The Gardens Mall is a two-story, enclosed shopping mall in Palm Beach Gardens, Florida. The mall features Macy's, Bloomingdale's, Saks Fifth Avenue, and Nordstrom. A former anchor store, Sears, closed in February 2024. Dick's Sporting Goods has attempted to operate out of the space for sometime now and eventually was able gain approval to after Sears abruptly closed down. The space is set to become a Dick's House of Sport by Spring 2028.

The mall also boasts restaurants like Brio Tuscan Grille, California Pizza Kitchen, PF Chang's China Bistro, Shake Shack, Tap 42, and Cooper's Hawk Winery and Restaurant.

==History==
The Gardens Mall, originally called The Gardens of The Palm Beaches, was developed by The Forbes Company, based in Southfield, Michigan. On October 5, 1988, the mall opened with three initial anchor stores: Burdines, Sears and the second Macy's in Florida.

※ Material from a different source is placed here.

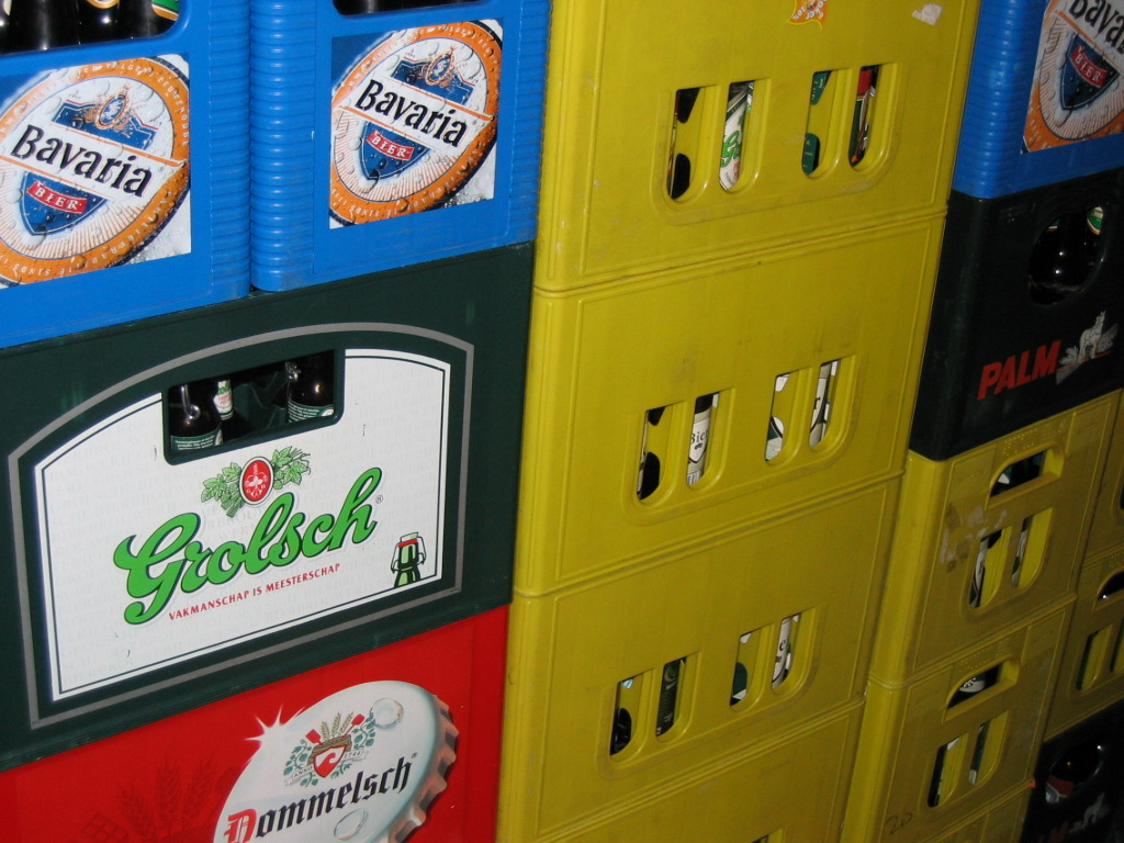 Image:Bierkratjes.JPG
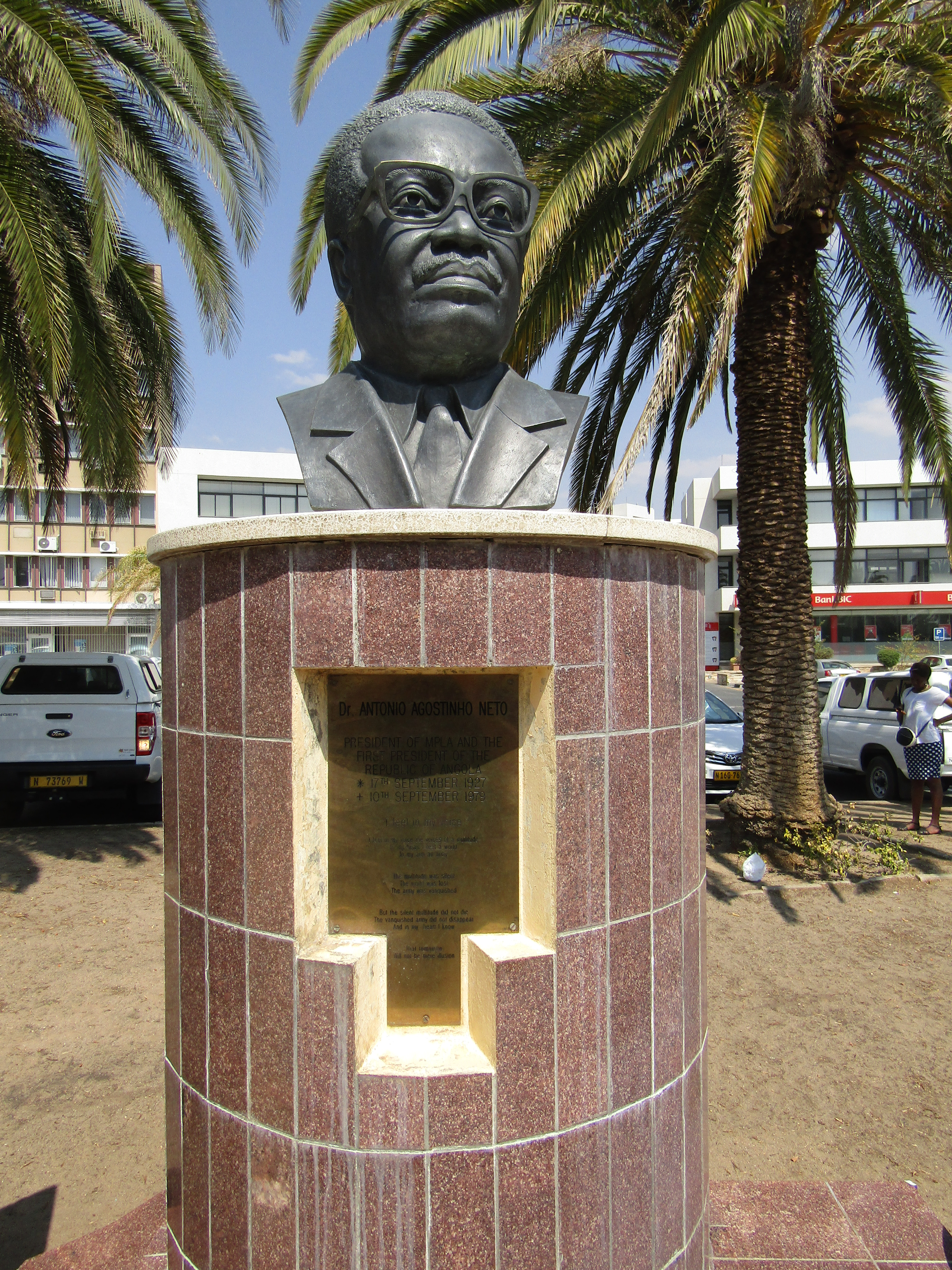 Denkmal am Ausspannplatz in Windhoek zur Erinnerung an Dr. Antonio Agostinho Neto

Bloomingdales and Saks Fifth Avenue joined as tenants in 1990 and 1991

In 2003, Federated Department Stores (owner of both Macy's and Burdines at the time) was originally going to turn the Burdines into a Burdines-Macy's Home & Furniture and the Macy's into Burdines-Macy's Men's, Women's and Children's, but Forbes blocked plans for the Burdines since they obligated Federated to operate it as a department/specialty store, eventually, they settled, the original Macy's store was expanded by 90,000 square feet in 2006 and Burdines would shutter in 2004 and was demolished in favor of a slightly expanded wing featuring a 2-story Nordstrom joining the mall's anchor lineup, which opened to the public on March 10, 2006, Saks Fifth Avenue was also expanded by 35,000 square feet.

In October 2007, the mall underwent minor renovations. The fountain in the center was altered and the center court's garden theme was replaced with a more modern look. In April 2019, Macy's opened a Macy's Backstage store-within-a-store in the third floor.

On February 29, 2024, Sears closed permanently and abruptly without liquidation, leaving 2 Sears locations remaining in Florida.

On July 20, 2025, It was reported that Gardens Venture LLC proposed that Sears would be demolished in favor of a slightly expanded wing featuring a 2-story Dick's House of Sport (with an outdoor field) and a relocated Arhaus Furniture (which already has an existing location in the mall near the former Sears on the 2nd floor). The project gained approval on August 6, 2026, later gained final approval on September 10, 2026, and is set to open by Spring 2028, Sears is expected to be demolished.